Before Monroe is burned at the stake, Nick, Juliette, Hank, Renard, Wu and Rosalee arrive and attack the Wesenrein with Wu arresting most of them while Riken, Jonah and two members flee. Wu kills one of the members while Renard kills the other member. Jonah attacks Juliette but she woges into her Hexenbiest form and uses her powers to explode his head. Riken tries to kill Monroe but Rosalee appears and they both maul Riken to his death. Renard decides to use the excuse of a cult as a way to arrest the member and naming Acker as their leader. Monroe and Rosalee are escorted by the police for their delayed honeymoon. That night, Renard is visited by Juliette, who reveals her Hexenbiest form to him, shocking him.

==Reception==
===Viewers===
The episode was viewed by 5.02 million people, earning a 1.3/4 in the 18-49 rating demographics on the Nielson ratings scale, ranking second on its timeslot and fourth for the night in the 18-49 demographics, behind Dateline NBC, Undercover Boss, and a rerun of Shark Tank.
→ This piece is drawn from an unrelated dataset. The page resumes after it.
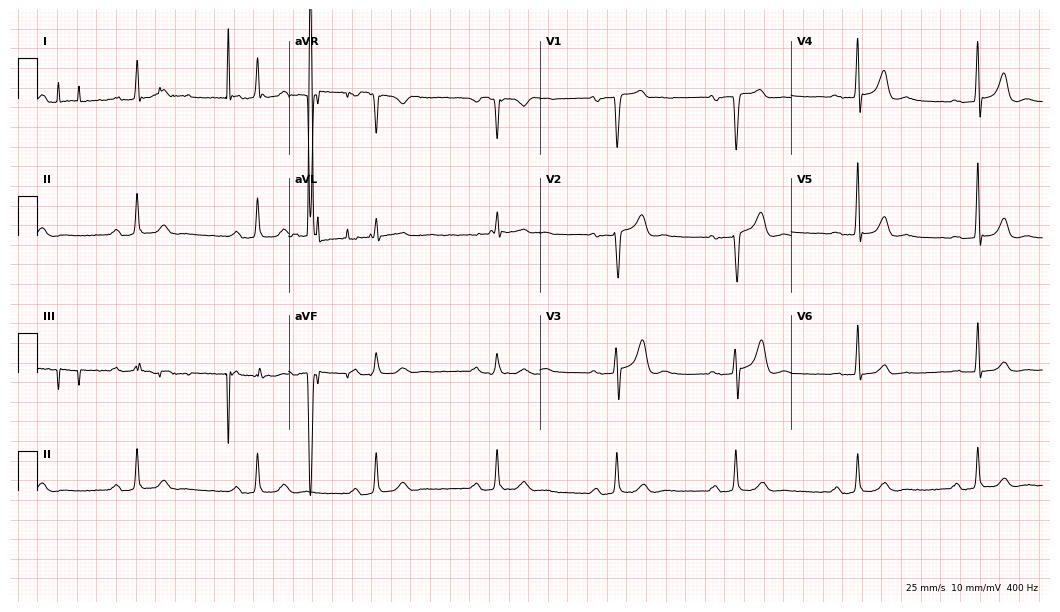
12-lead ECG from a 75-year-old male patient. Shows first-degree AV block, sinus bradycardia (a sinus rate of 50 beats per minute or less).
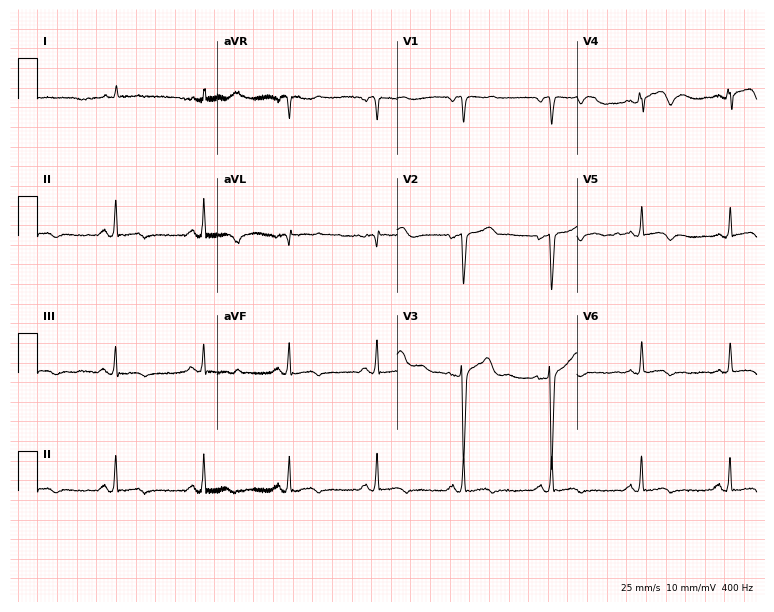
Resting 12-lead electrocardiogram. Patient: a 56-year-old male. None of these six findings is recorded: first-degree AV block, right bundle branch block, left bundle branch block, sinus bradycardia, atrial fibrillation, sinus tachycardia. Only these six findings were labelled.
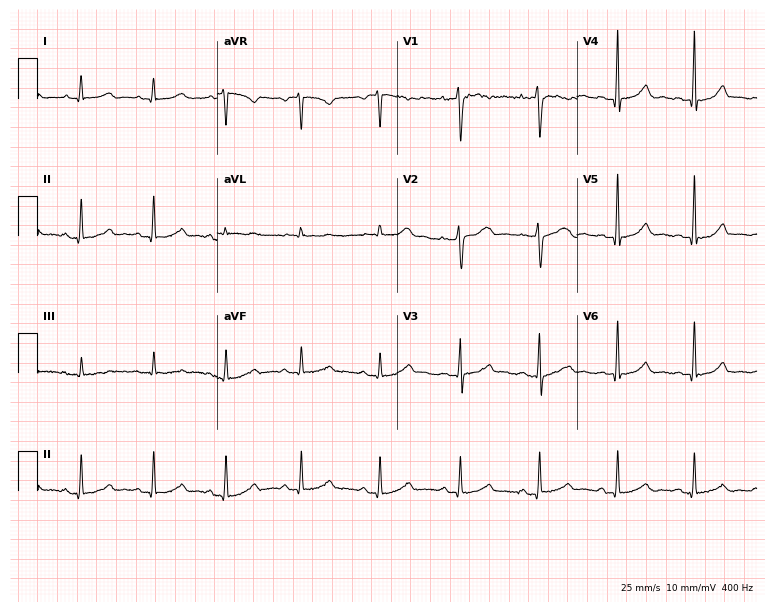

This was an 8% increase in viewership from the previous episode, which was watched by 4.62 million viewers with a 1.2/4. This means that 1.3 percent of all households with televisions watched the episode, while 4 percent of all households watching television at that time watched it. With DVR factoring in, the episode was watched by 7.62 million viewers and had a 2.3 ratings share in the 18-49 demographics.

===Critical reviews===
"Tribunal" received enormous praise. Kathleen Wiedel from TV Fanatic, gave a 4.9 star rating out of 5, stating: "Amazing. Simply amazing. From Wu's confrontation with Officer Acker to Monroe's impassioned declaration of love for Rosalee, to the Awesome Posse rounding the corner on the way to save Monroe, there's so much to like about Grimm Season 4 Episode 10 that I'm not sure where to start! 'Tribunal' was fast-paced and exciting, despite the fact that we were all about 95% sure Nick and company were going to successfully save Monroe."

MaryAnn Sleasman from TV.com, wrote, "Through Nick, Grimm has explored the meaning of being a Grimm with great success. Now that he has wholeheartedly accepted his lot in life, it's actually exciting to see Juliette receive the same level of attention and detail, especially with her newfound 'otherness' falling into an awkward place in relation to Nick. More please!"

Christine Horton of Den of Geek wrote, "Tribunal is an example what the show is at when it's at its best: funny, sweet, intriguing and bloody. Hopefully the writers can now keep it up for the rest of the season."